[Start of Attachment]
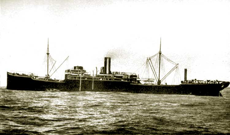 Der deutsche Hilfskreuzer Wolf ex Wachtfels
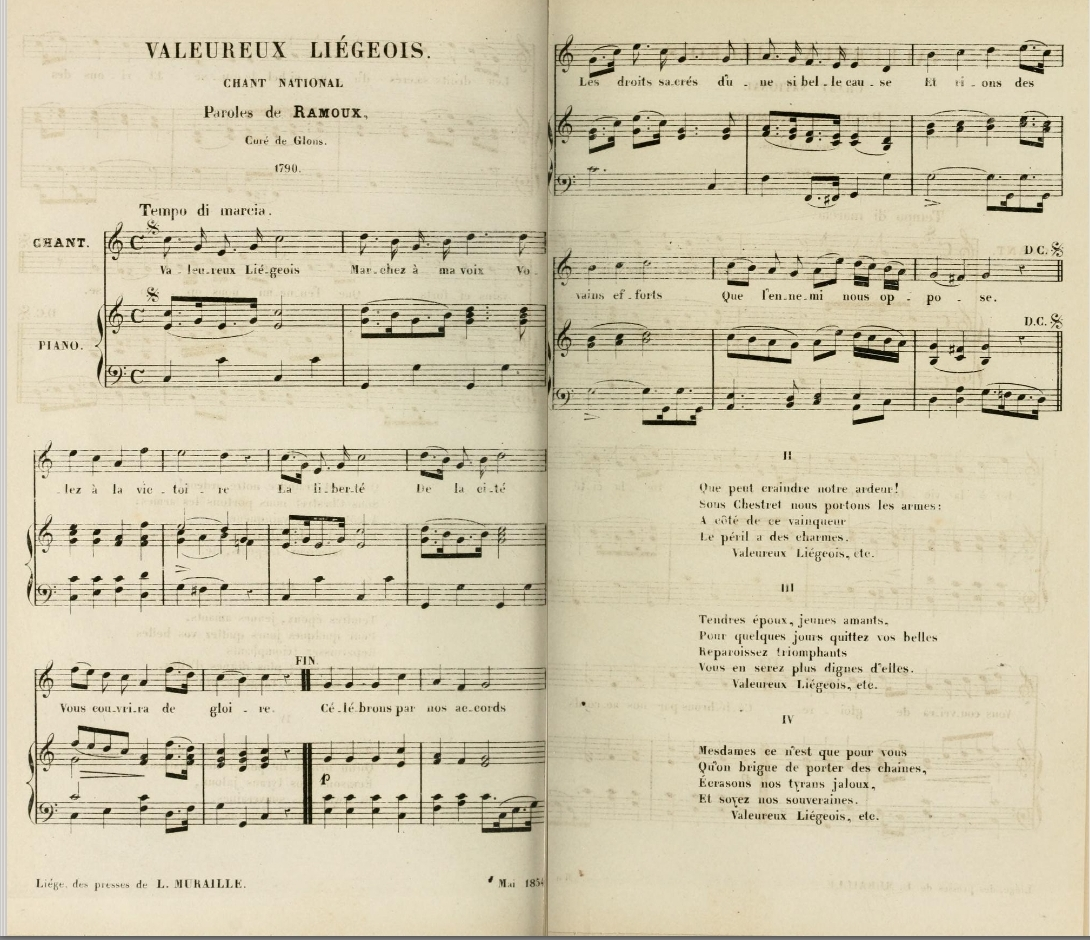 Chant national liégeois, paroles de Ramoux, curé de Glons, 1790
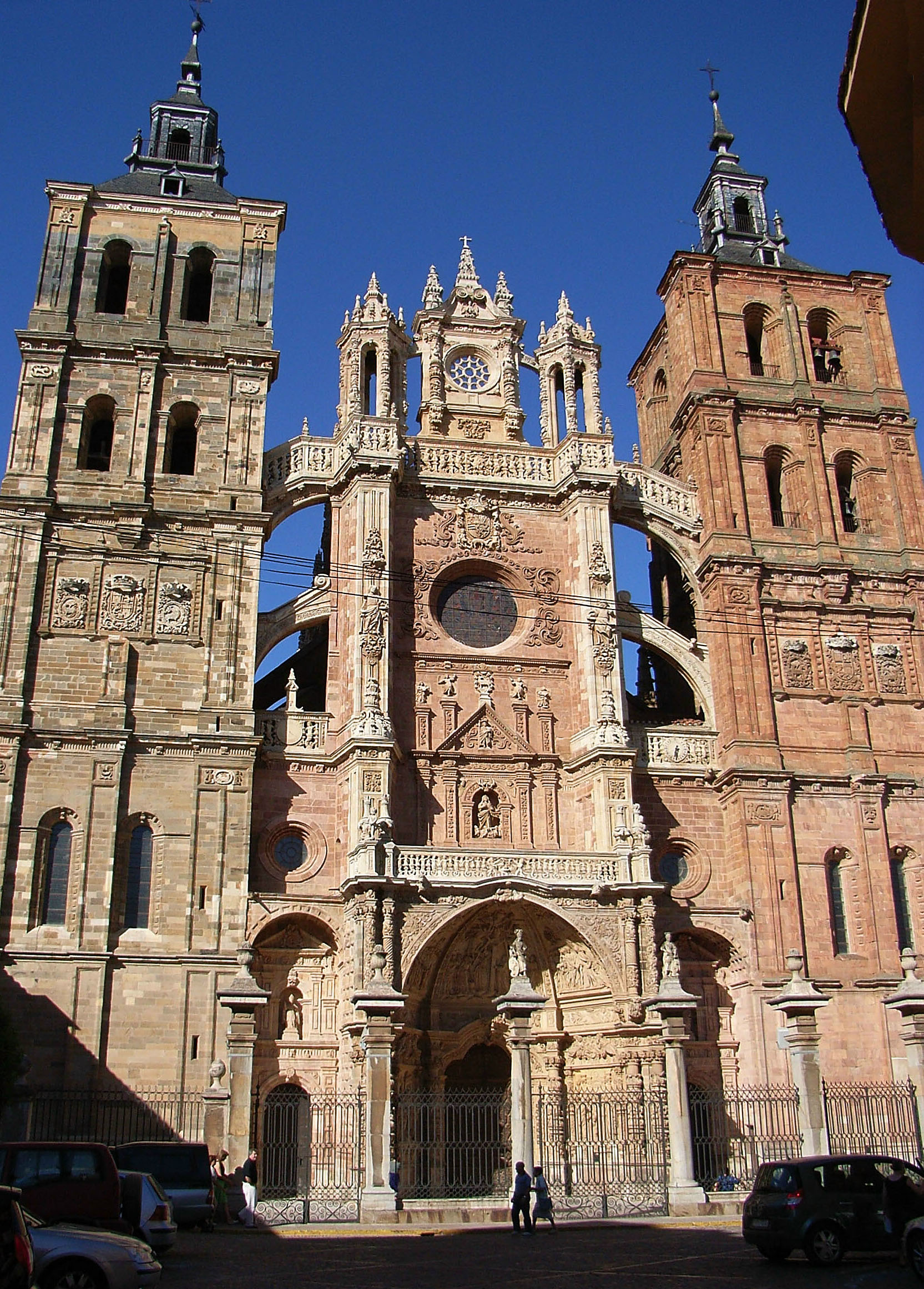 Fachada de la catedral de Astorga. Astorga Cathedral Astorga Cathedral Native nameCatedral de AstorgaLocationAstorga, provincia de León, (Spain)Coordinates42° 27′ 28″ N, 6° 03′ 25″ W EstablishedMiddle AgeWeb page control : Q2942496 VIAF: 145372555 LCCN: n88663709 BIC: RI-51-0000663 SUDOC: 060947012 JCyL: 4282 WorldCat institution QS:P195,Q2942496
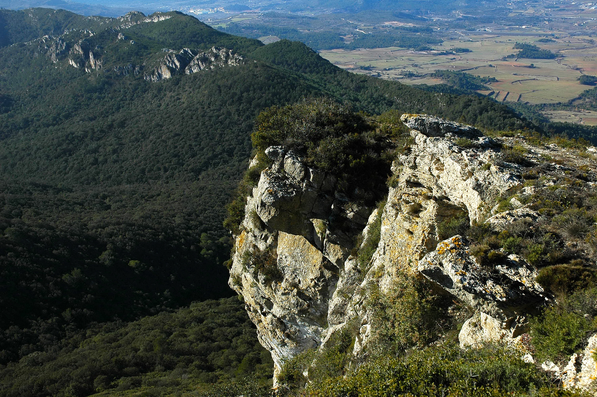 Serra de Miramar view Vista de la Serra de Miramar
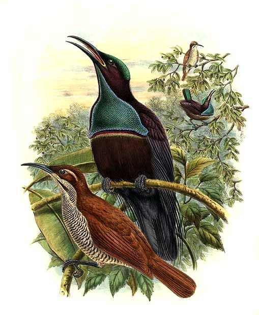 Ptiloris magnificus
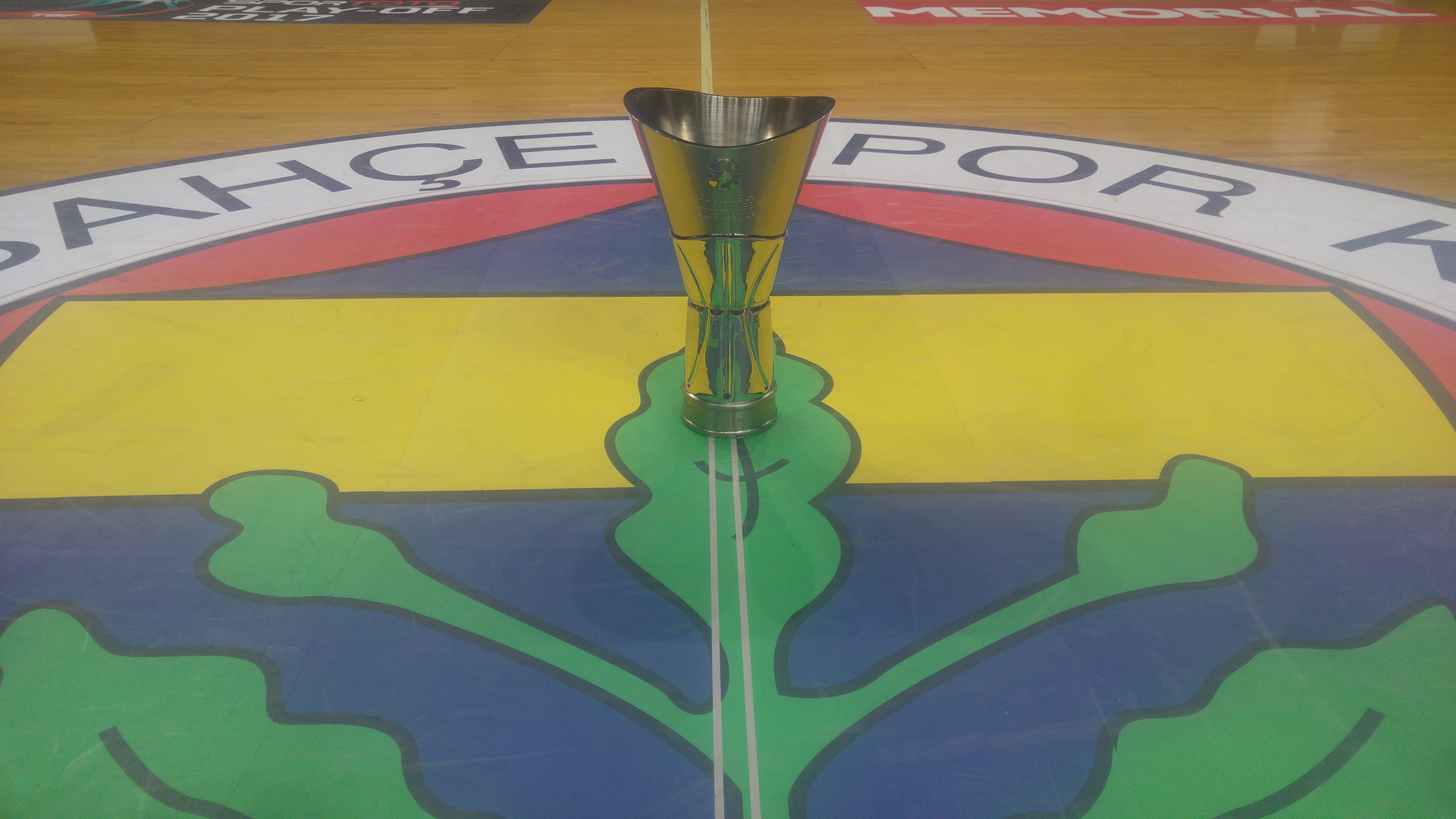 2016–17 EuroLeague Cup
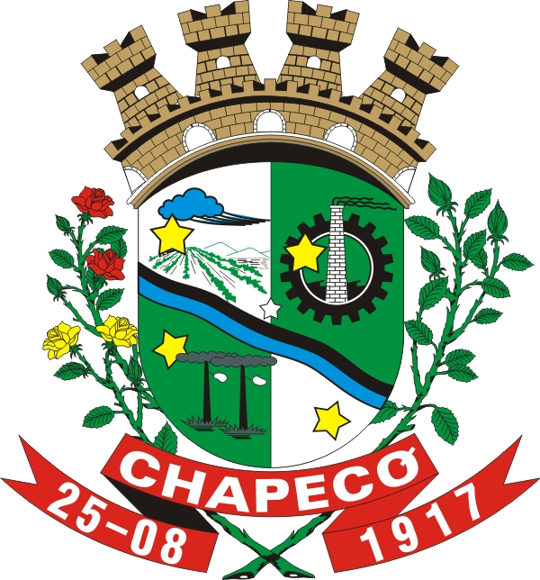 Blason de la municipalité de Chapecó - SC - Brésil
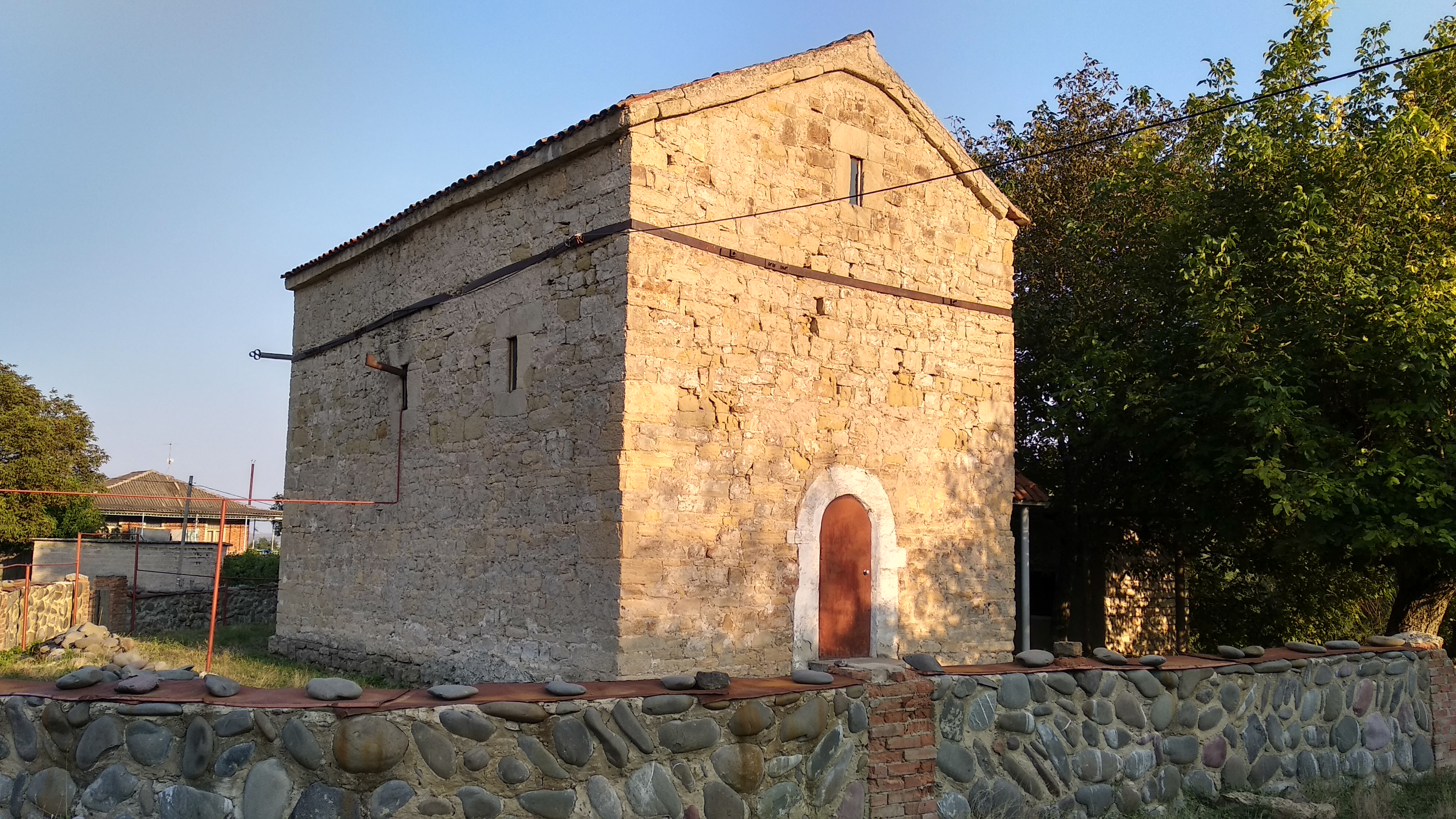 საციხურის წმინდა გიორგის ეკლესიის დასავლეთ კედელი
[End of Attachment]
TASK TO COMPLETE | Your task is to repeat exactly the lines from the one containing "Serra de Miramar view" through the end of the material, both included, and only those, without pictures.

RESULT FOR THIS EXERCISE |
 Serra de Miramar view Vista de la Serra de Miramar
 Ptiloris magnificus
 2016–17 EuroLeague Cup
 Blason de la municipalité de Chapecó - SC - Brésil
 საციხურის წმინდა გიორგის ეკლესიის დასავლეთ კედელი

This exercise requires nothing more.